There has been a quiz running on this blog with the question: What is the name of the current Pope of the Catholic Church?. Find the current standing of answers in the figure to the right.
It’s good to see a lot of different answers and indeed, a problem with the quiz is that all answers may be correct. While Francis is the name as pope in English chosen by Jorge Mario Bergoglio, the pope has other names in other languages as Frans in Danish and Norwegian, François in French, Franziskus in German and Francesco in Italian.
The quiz is actually bad as it has not included other good answers as Franciscus, the latin name, Francisco, the Spanish name, and Franciszek, the Polish name. The question in the quiz is too simple. What is meant by “the name” should be clarified: Is it the birth name, the chosen name as Pope in a given language or what?

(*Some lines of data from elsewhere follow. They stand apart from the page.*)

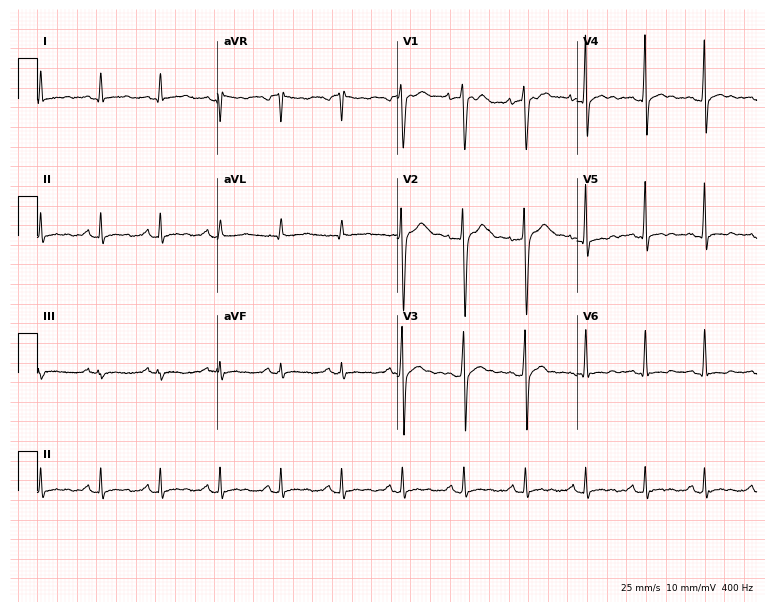
Resting 12-lead electrocardiogram. Patient: a 35-year-old male. None of these six findings is recorded: first-degree AV block, right bundle branch block, left bundle branch block, sinus bradycardia, atrial fibrillation, sinus tachycardia. Findings outside these six are not listed.
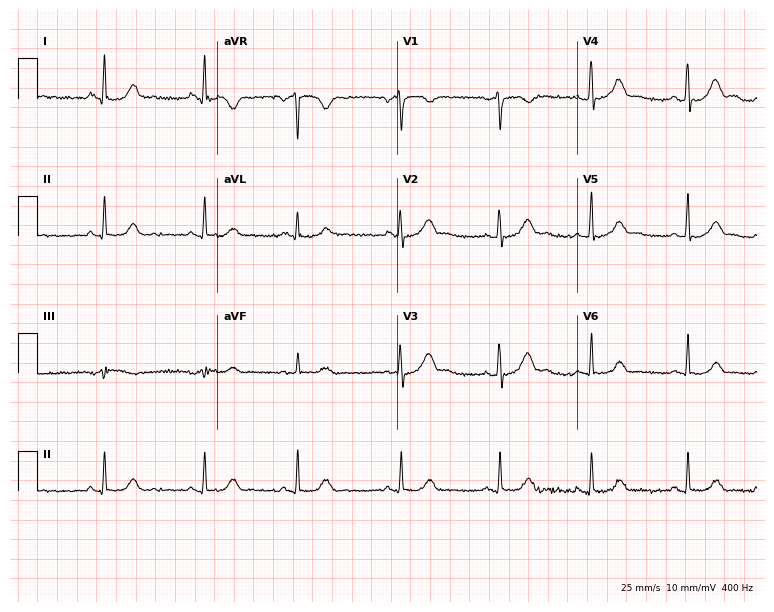
12-lead ECG from a female, 22 years old (7.3-second recording at 400 Hz). Recorded interpretation: within normal limits.
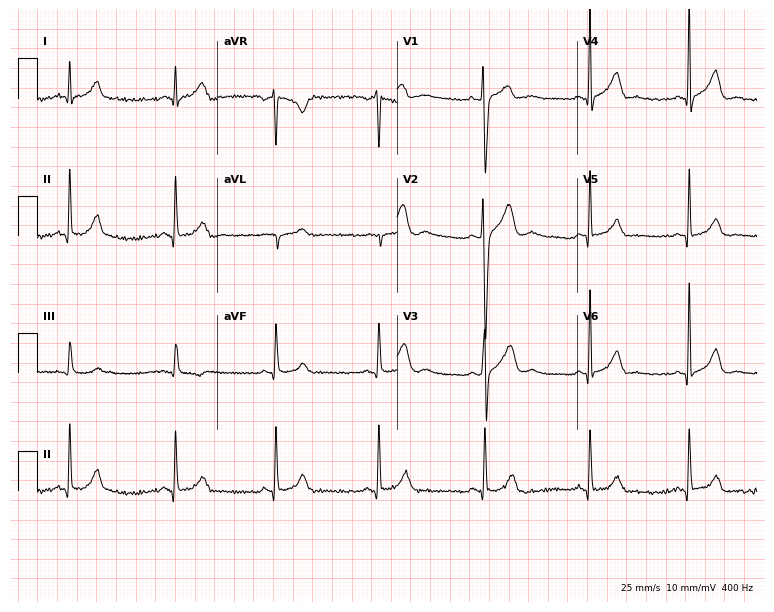
Resting 12-lead electrocardiogram. Patient: a male, 28 years old. None of these six findings is recorded: first-degree AV block, right bundle branch block (RBBB), left bundle branch block (LBBB), sinus bradycardia, atrial fibrillation (AF), sinus tachycardia.
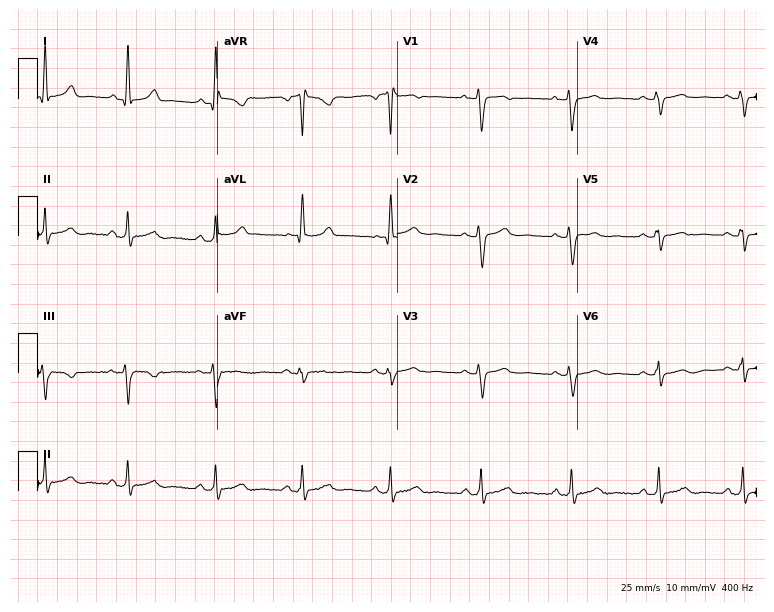
ECG — a female, 34 years old. Screened for six findings — first-degree AV block, right bundle branch block (RBBB), left bundle branch block (LBBB), sinus bradycardia, atrial fibrillation (AF), sinus tachycardia — none is recorded.

Such problems are in fact very common related to what we often see as bad data quality, as it reflects two frequent issues which aren’t about the raw data:
- Data models are too simple. In this case we could be able to reflect different types of names: Birth name and what (sorry, believers) resembles a screen name. And names in various languages.
- Metadata is too weak. In this case it could be more precise what name we are collecting, if it is only one of the name types we need, for example chosen name in English. More about metadata on Wikipedia.
What other issues have you encountered seen as bad data quality, but which isn’t bad raw data?